The $4.5 million first phase will comprise two baseball facilities and related amenities designed for both youth and NCAA play. Later phases will bring in two more baseball fields as well as a series of multipurpose fields accommodating lacrosse, soccer, and more. All of the fields will be constructed with the latest artificial surface technology, making them of greater appeal for tournaments and teams looking for reliable playing surfaces in the typically difficult springtime weather conditions.
“This is a major initiative for the town of Cortlandville but the opportunity presented itself thanks to a great partnership with Gutchess Lumber Company,” said town supervisor Richard C. Tupper. “Job one was finding the right location, and thanks to the Gutchess family we were able to do that.”

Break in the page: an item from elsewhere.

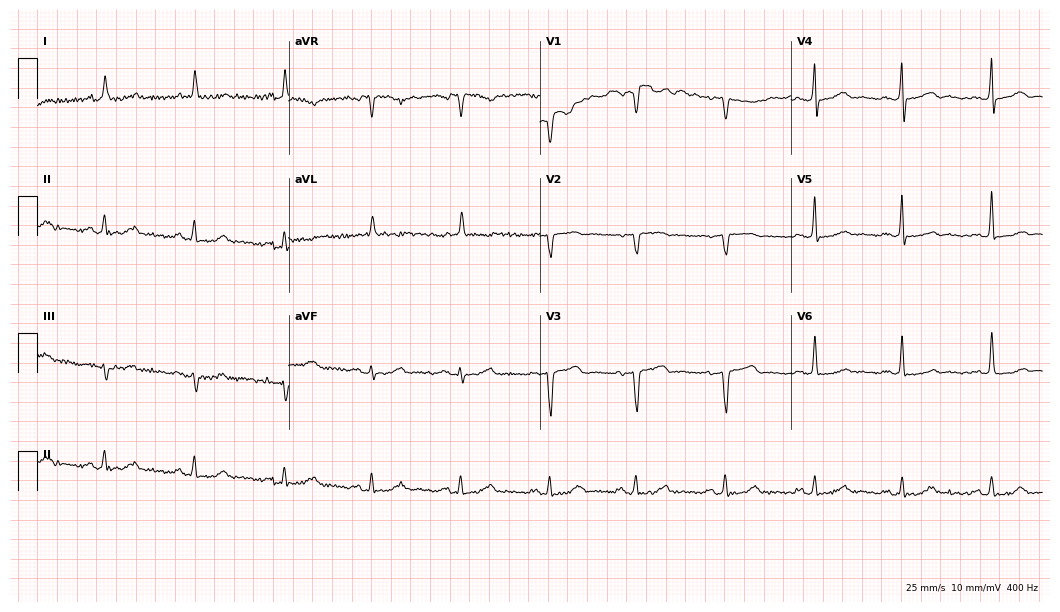
Electrocardiogram, a female patient, 66 years old. Of the six screened findings (first-degree AV block, right bundle branch block, left bundle branch block, sinus bradycardia, atrial fibrillation, sinus tachycardia), none is recorded.
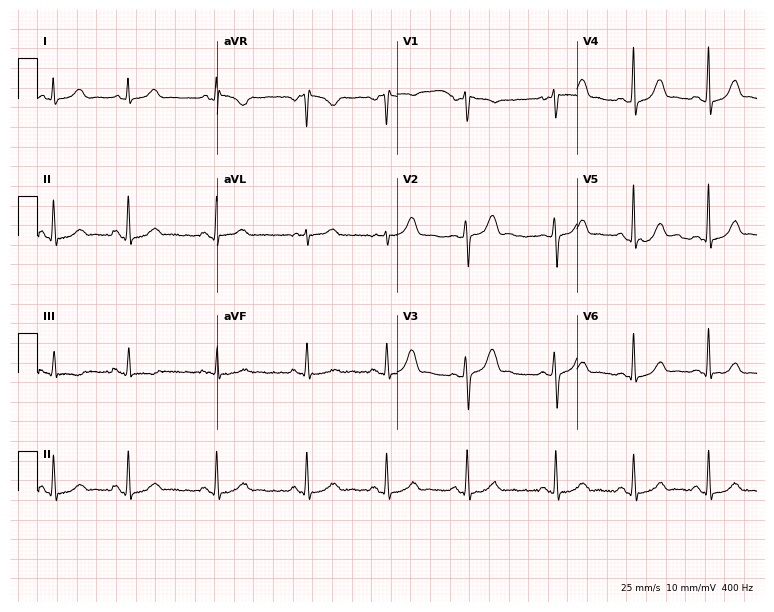
12-lead ECG (7.3-second recording at 400 Hz) from a 24-year-old female. Labelled as a normal ECG.
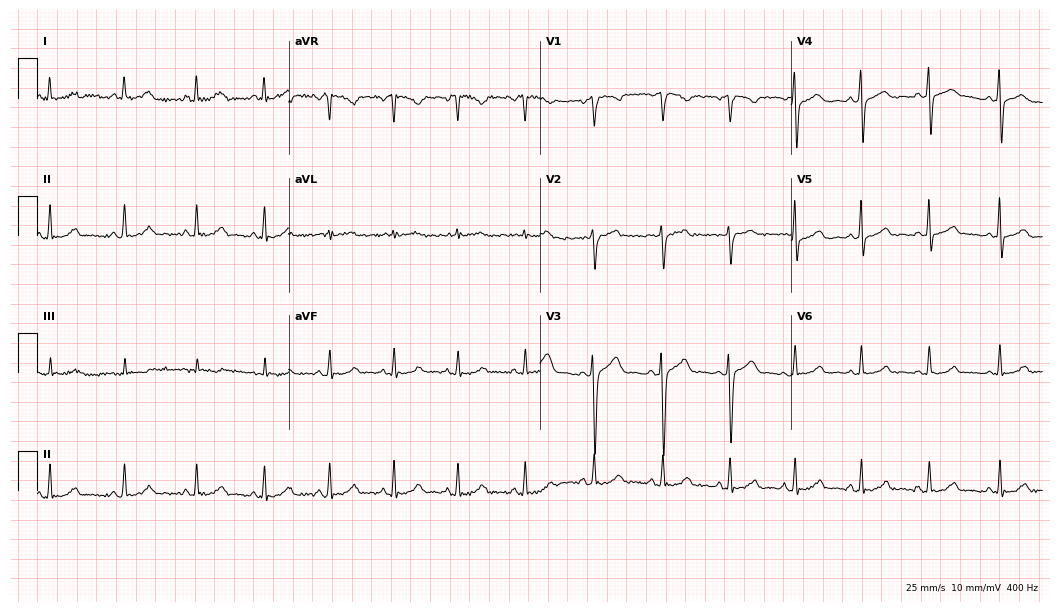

The town and the company essentially swapped parcels, with the town receiving 100 undeveloped acres near the Byrne Dairy Manufacturing facility in South Cortland and the company picking up about six acres adjacent to its facilities that the town had been using as a park and picnic facility.
Funding for the project so far has come from town financing, state assistance through the Central New York Regional Economic Development Council and New York State Sen. Jim Seward, and private support.
When complete, the events at Gutchess Park will largely rely on the efforts of the Cortland Regional Sports Council, which over its 12-year history has lured dozens sports related events and championships to the community, including the state Senior Games. The overall economic impact of those events total more than $25 million.
“We’re not new at sports tourism,” said Garry L. VanGorder, the county’s chief economic development officer and president of the CRSC board. “This presents us with a great new opportunity to drive the local economy forward.”